In rounding off 2009 with a pair of light comedies, it would appear Scottish Opera were playing their cards safely, but Colin McColl's production of The Italian Girl in Algiers, though amusing and light-hearted, is anything but. A collaboration with New Zealand Opera, McColl's staging of the Rossini's hit is bewildering and at times utterly bizarre, though he's managed to pull off what seems an incredibly audacious concept as something that's really quite excellent.
McColl's idea is that "Rossini's early works – written quickly and to order – were the soap opera's of their day", and so re-imagines The Italian Girl as a daytime b-drama. The lynchpin of the performance is McColl's utilisation of green-screen technology: the actors are filmed in real time, and projected onto a screen at the back of the set with various backgrounds, from blooming roses to yacht-strewn beaches. Though this gives rise to plenty of amusing slapstick moments, McColl's real victory here is how he sets the two genres of dramma giocoso and soap opera against one another so that they conflict and undermine, yet also compliment each other perfectly. Over the evening we are invited to laugh equally at both forms of high and low art, and most of the time it is surprisingly very, very funny.

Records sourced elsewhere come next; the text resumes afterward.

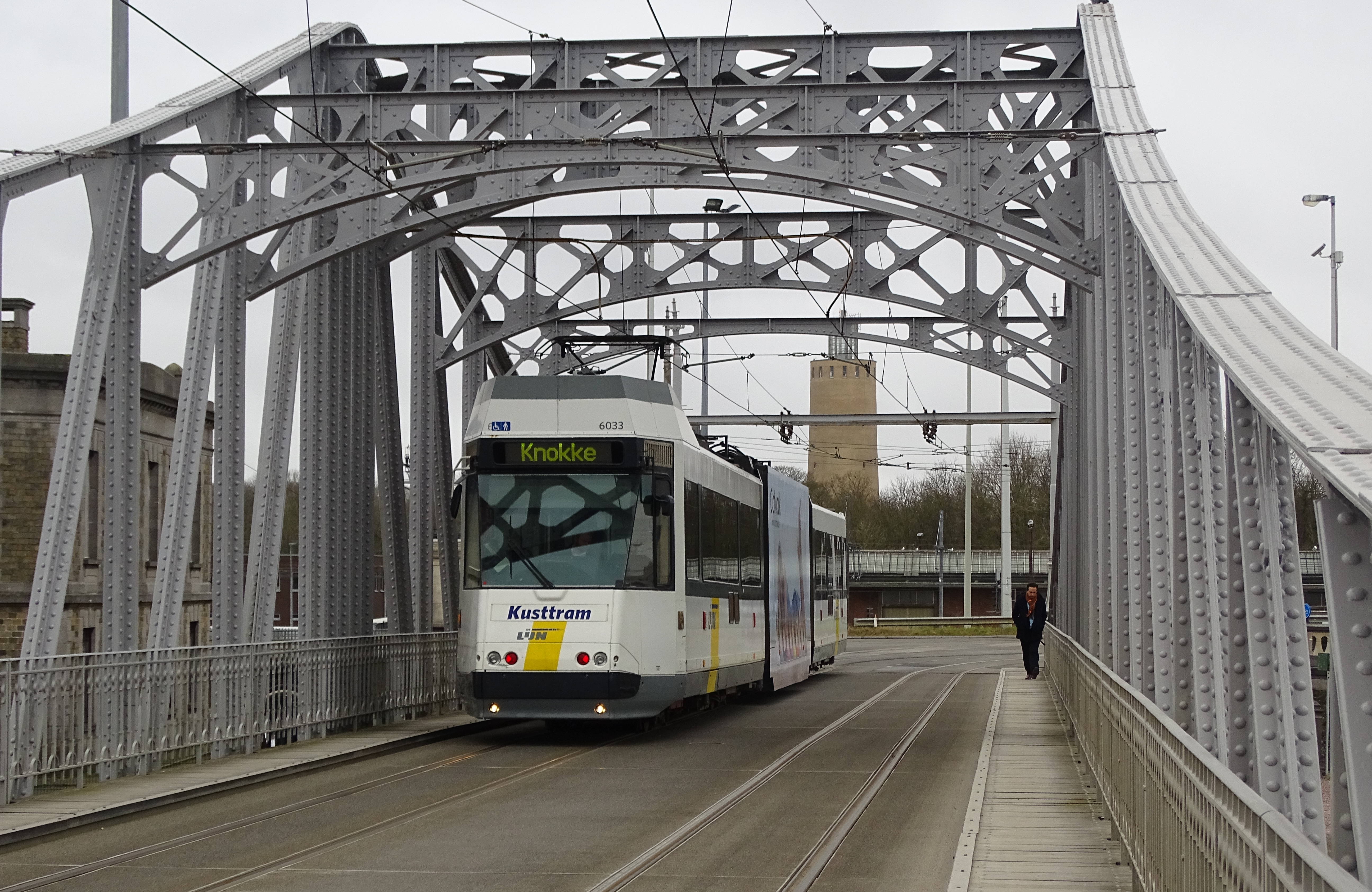 Reportage réalisé le vendredi 18 mars à l'occasion du départ de la Handzame Classic 2016 à Bredene, Belgique.
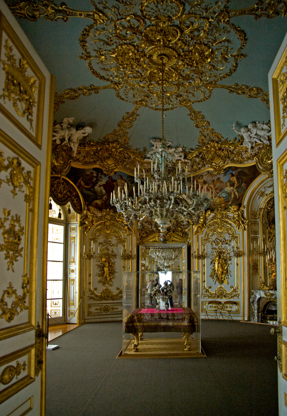 Neues Schloss Herrenchiemsee, Speisesaal
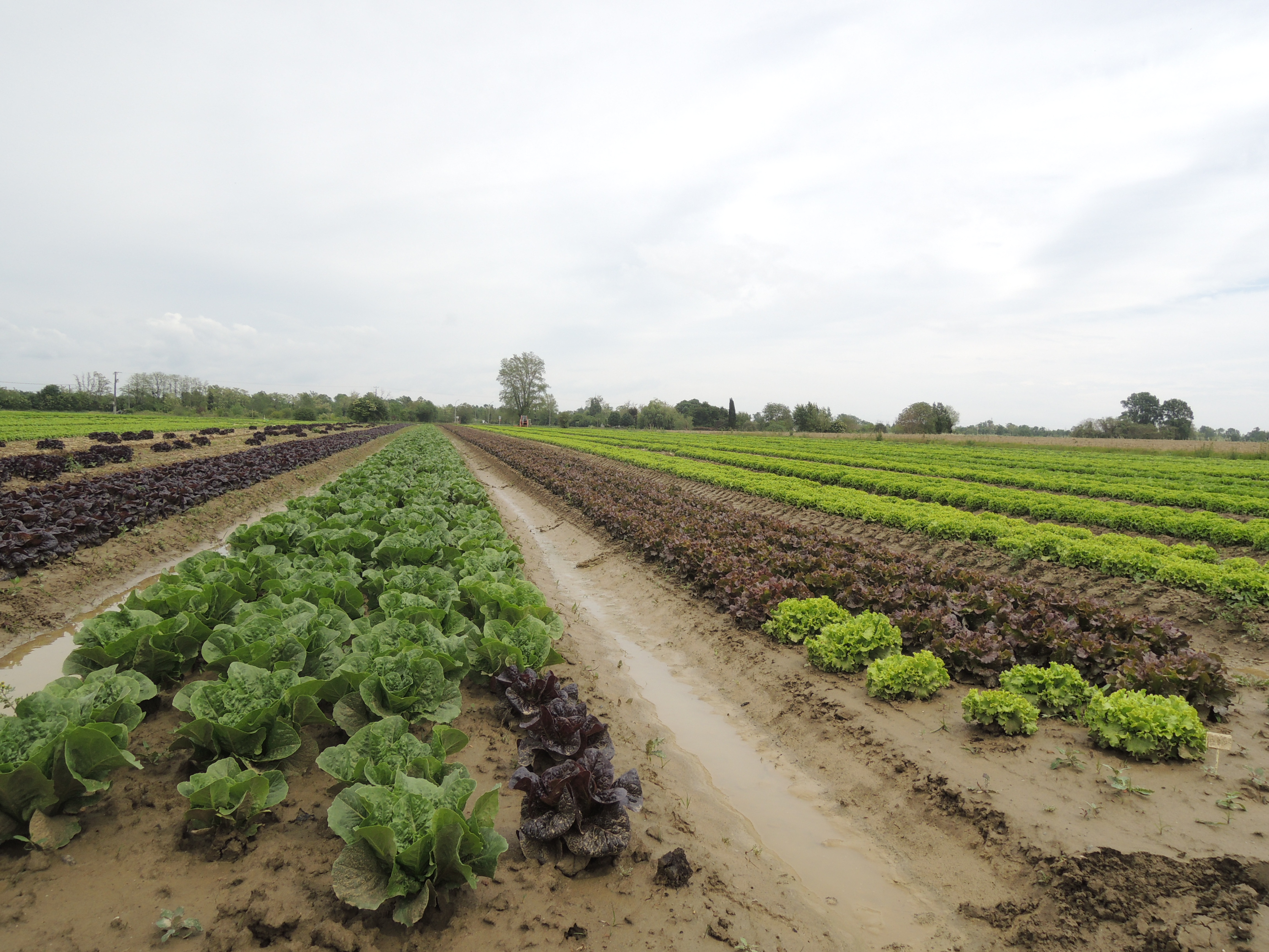 Zone urbaine potentiellement inondable consacrée au maraichage.
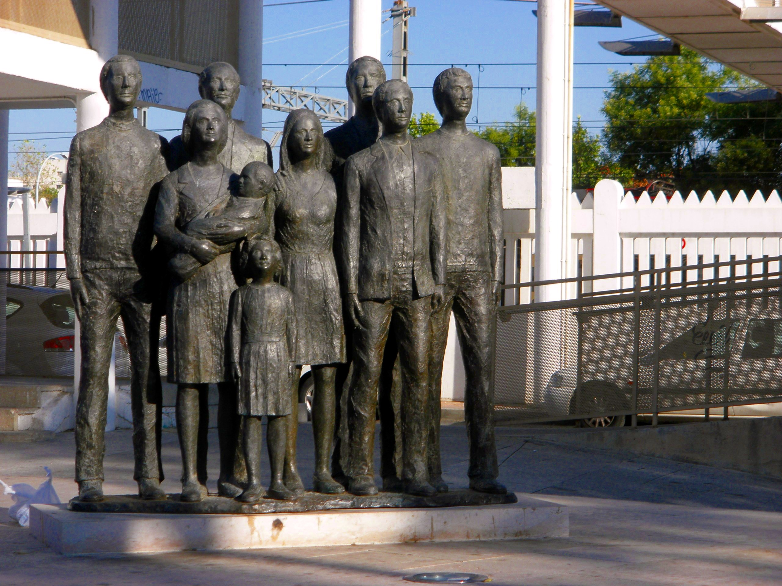 Alcalá de Henares, monumento a las victimas del 11-M, España.
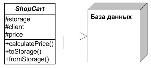 Пример класса, который подаёт признаки нарушении SRP принципа.
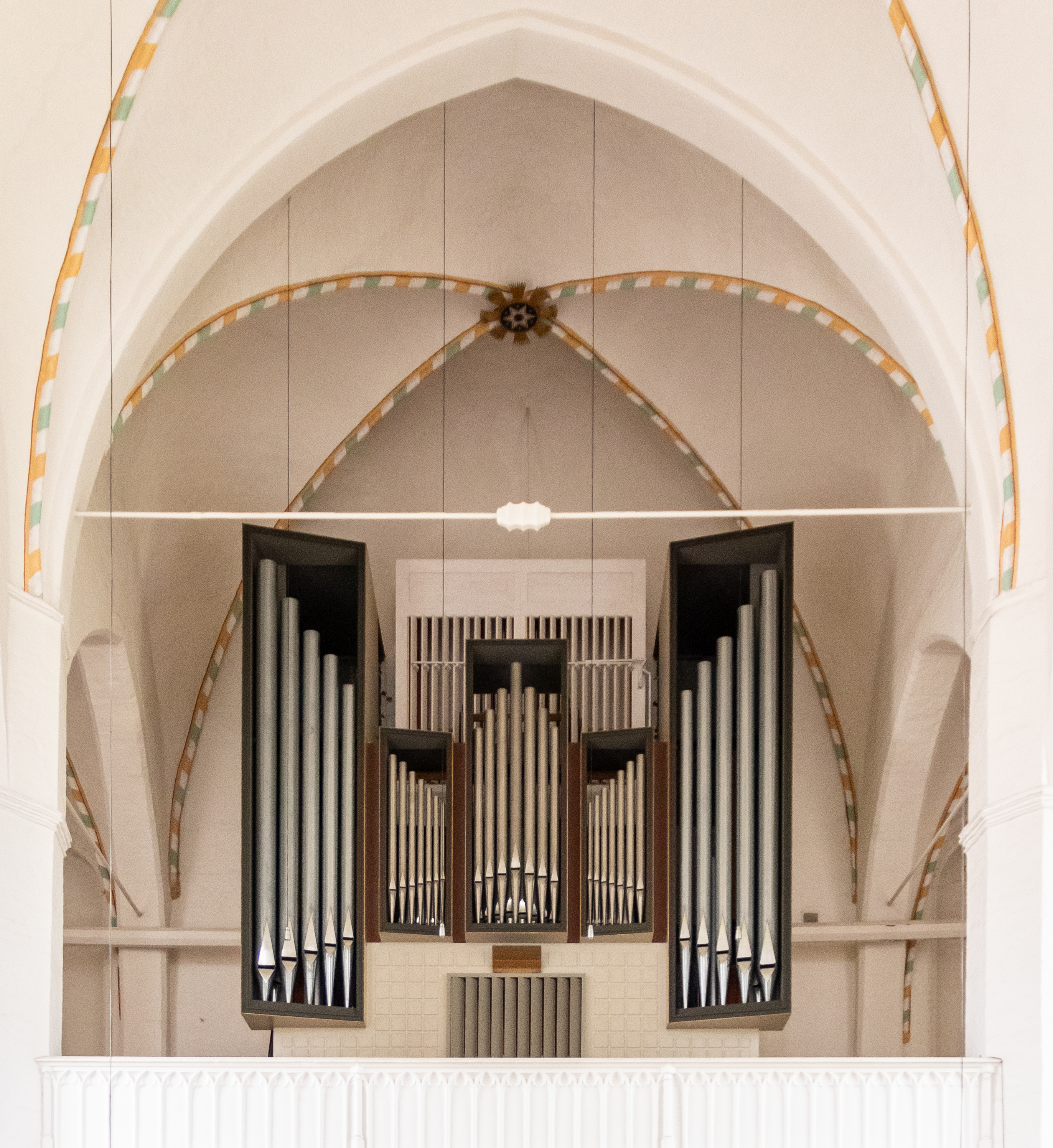 Klosterkirche Bordesholm - Orgel
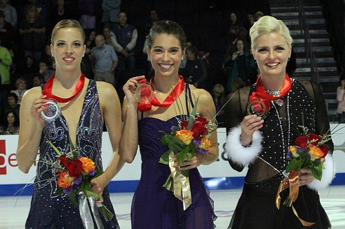 Подиум в женском одиночном катании на турнире 2011 Skate America. Слева на право: Каролина Костнер, Алисса Чизни, Виктория Хельгессон
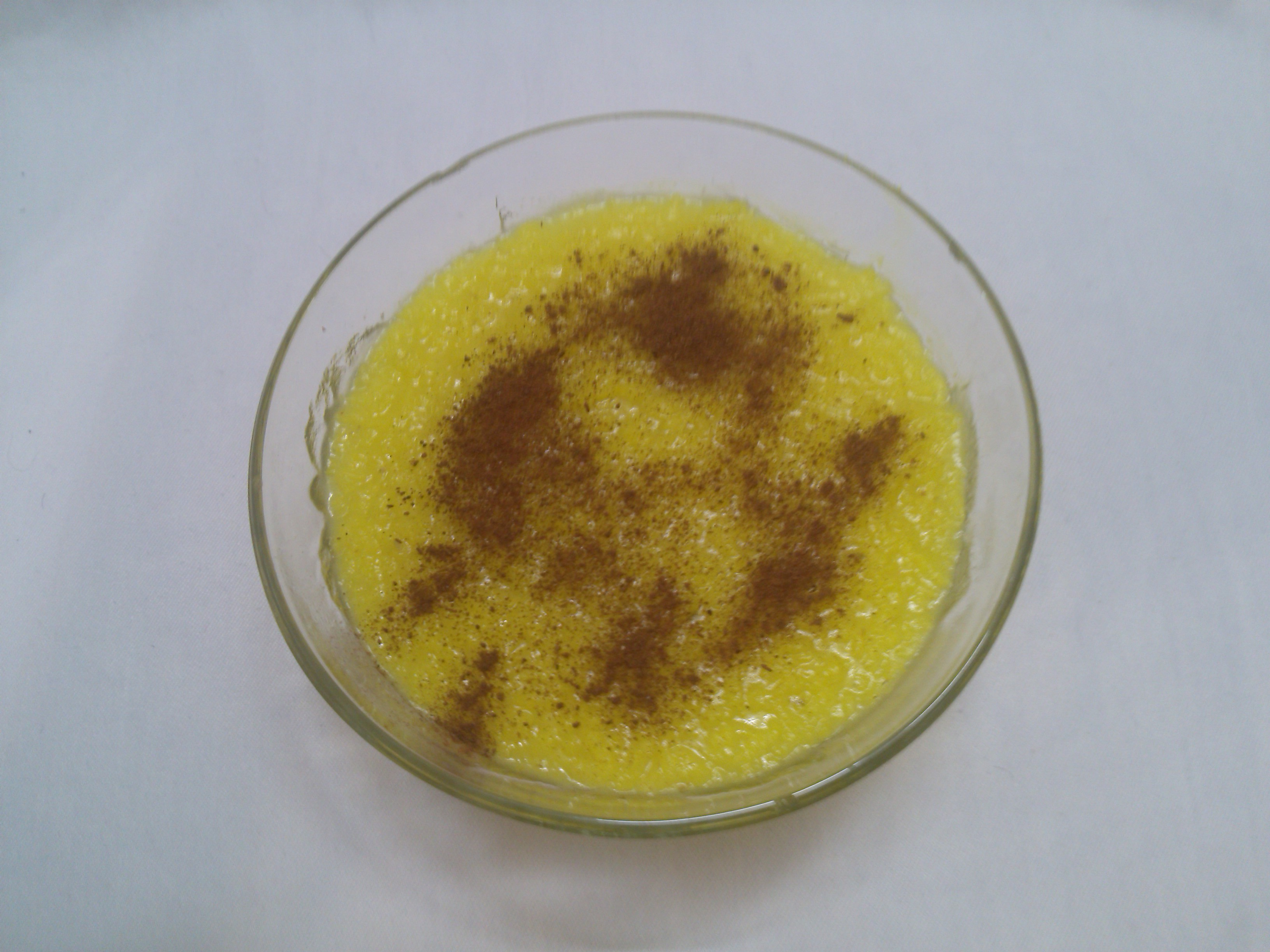 آش شله زرد
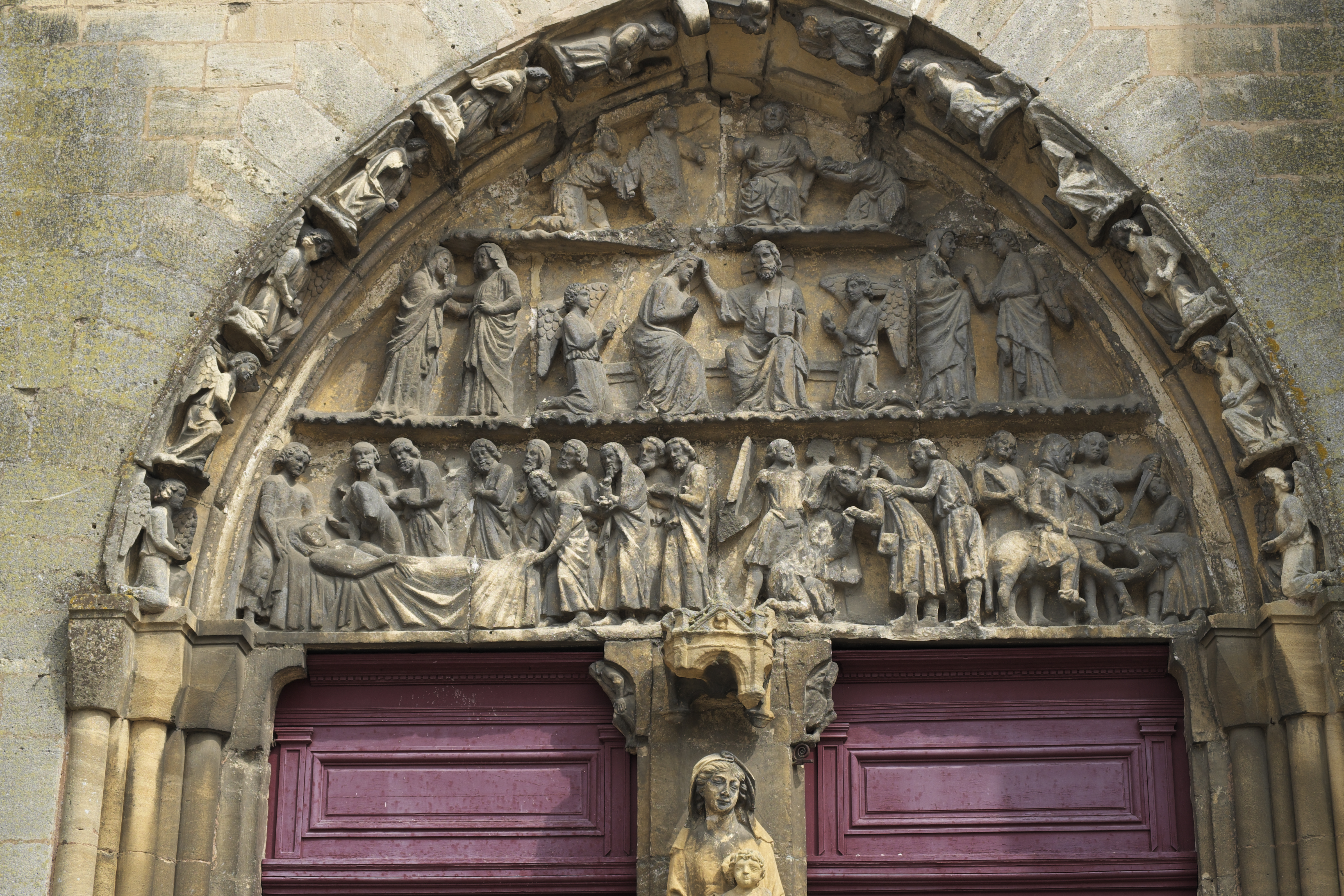 Ehemalige Abteikirche Notre-Dame in Mouzon im Département Ardennes (Région Champagne-Ardenne/Frankreich), Tympanum des Hauptportals

Occasionally, however, it goes too far. There are moments when a trio of scantily clad beach babes appear on stage during a great tune for seemingly no other reason than to distract us from it, as if McColl were scared we'd remember we were at opera rather than in front of the telly. And when they come out bouncing around on beach balls for no apparent reason, the joke starts to get annoyingly old. This is a small gripe though in a staging that could have gone incredibly wrong were it not for the creativity involved in the production and the energy with which it is performed. Tiziano Bracci, Karen Cargill and Thomas Walker manage to carry the humour of McColl's vision without totally obscuring the comedy of the original libretto. Cargill is particularly wonderful, and her vocal performance as Isabella is a joy to hear. So – yes, yes, yes. There's nothing better than seeing a talented company go all out on something that goes all the way.